The bottom line here is that if the biggest provider of practice management systems in the country has already gone past what is offered in the myHR, why are we still investing in it.
It must be that the Government wants to hoover up your personal data for its own purposes. It is nothing to really do with clinical care!
Thanks Frank for making that clear!
David.

5 comments:

Anonymous said...

I use the apps discussed and my GP is part of IPN. I am hoping this excludes me from Opt-out as I already have access to the benefits, so many I could not accomodate any more benefit, perhaps the Government could redirect those benefits to some where else.

Anonymous said...

David, If you'd just stop looking for logic and/or evidence, and/or a rational argument from this government, you'll feel less stressed and a whole lot better. They are like naughty children, they will eventually learn or suffer the consequences, but they can't be told.

Anonymous said...

Great insights, thanks for posting David. I am noticing a lot of key people well versed in eHealth have been left out of the conversations. Is it that some cannot or are afraid to engage in meaningful debates with subject matter experts and leaders who have earned those titles?

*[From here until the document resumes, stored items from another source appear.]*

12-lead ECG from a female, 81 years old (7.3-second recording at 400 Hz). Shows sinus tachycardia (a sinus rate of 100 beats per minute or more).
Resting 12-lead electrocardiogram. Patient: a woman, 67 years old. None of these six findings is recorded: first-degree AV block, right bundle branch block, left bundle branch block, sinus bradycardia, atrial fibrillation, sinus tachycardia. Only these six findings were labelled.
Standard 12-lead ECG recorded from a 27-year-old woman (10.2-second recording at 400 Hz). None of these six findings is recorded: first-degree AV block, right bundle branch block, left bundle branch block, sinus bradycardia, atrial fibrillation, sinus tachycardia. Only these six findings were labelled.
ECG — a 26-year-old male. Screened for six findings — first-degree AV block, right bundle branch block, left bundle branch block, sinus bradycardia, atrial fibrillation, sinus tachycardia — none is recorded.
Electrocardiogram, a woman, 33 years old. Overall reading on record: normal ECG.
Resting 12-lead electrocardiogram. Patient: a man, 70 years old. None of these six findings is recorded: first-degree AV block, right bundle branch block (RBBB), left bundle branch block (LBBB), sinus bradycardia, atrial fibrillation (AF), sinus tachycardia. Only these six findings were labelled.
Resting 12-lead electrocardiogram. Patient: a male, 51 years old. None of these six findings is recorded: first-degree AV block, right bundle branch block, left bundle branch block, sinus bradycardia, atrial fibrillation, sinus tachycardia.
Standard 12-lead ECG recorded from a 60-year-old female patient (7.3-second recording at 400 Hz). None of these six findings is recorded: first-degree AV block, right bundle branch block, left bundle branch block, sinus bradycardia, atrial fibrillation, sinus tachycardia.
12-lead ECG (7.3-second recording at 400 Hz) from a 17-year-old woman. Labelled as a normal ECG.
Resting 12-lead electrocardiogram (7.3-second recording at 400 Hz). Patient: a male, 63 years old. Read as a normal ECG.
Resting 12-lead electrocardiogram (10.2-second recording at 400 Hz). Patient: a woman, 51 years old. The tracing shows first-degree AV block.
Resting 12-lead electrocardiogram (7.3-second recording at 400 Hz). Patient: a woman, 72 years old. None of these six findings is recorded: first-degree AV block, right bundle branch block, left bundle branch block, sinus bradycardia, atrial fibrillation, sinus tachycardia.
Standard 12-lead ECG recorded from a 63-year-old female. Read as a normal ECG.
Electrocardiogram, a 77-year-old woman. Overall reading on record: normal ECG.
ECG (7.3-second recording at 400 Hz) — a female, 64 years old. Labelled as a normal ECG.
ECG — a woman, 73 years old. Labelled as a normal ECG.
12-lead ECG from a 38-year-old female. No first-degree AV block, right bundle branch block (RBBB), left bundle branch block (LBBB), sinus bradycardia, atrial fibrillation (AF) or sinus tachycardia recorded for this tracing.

I am not sure this is exactly what the ADHA board intended, well I hope it is not.

Bernard Robertson-Dunn said...

There's a potential win-win for everyone except the poor old taxpayer and those the government might wish to surveil.

* Everyone is "given" a MyHR

* Proper, real and useful eHealth systems have the capability of uploading documents into MyHR with little or no effort by healthcare professionals and are incorporated int standard workflow. e.g. the GP who has just seen a patient closes the record on the local system and a new SHS (probably exactly the same as the previous one) is uploaded.

* The healthcare industry and the vendors who support it pay lip service to the government, but in reality just get on with the real business of improving healthcare. As Frank has pointed out, the government lives in its own bubble and believes what it wants to believe - at least, that's my interpretation of the article.

* No healthcare provider ever downloads anything from MyHR, so there's no problem with data inaccuracies, inconsistecies, difficulties in making sense of all the pdfs, as well as MBS and PBS payment data.

* The government claims great success - there's lots of registrations, lots of data being uploaded, Senate Committees are well impressed by the stats.

* Nobody would be able to identify if it was actually saving money or doing any good, but some tame consultant could write a report claiming it did.

* The government can link to MyHR looking for potential fraud conducted by patients and/or healthcare providers (under section 70 of the legislation - "protection of public revenue"

It would be rather like having a stuffed pet in the corner of your living room. Looks good, no mess, very little upkeep costs (the occasional dusting) and it gives the impression of a pet without actually being one.

Anonymous said...

No healthcare provider ever downloads anything from MyHR, so there's no problem with data inaccuracies, inconsistecies, difficulties in making sense of all the pdfs, as well as MBS and PBS payment data.

Reminds me of my days within the entity whereby software success. Was measured by lines of code, no one new if if was necessary code or quality code, just lots of code. Still like clinical workflows they rarely new what code actually was.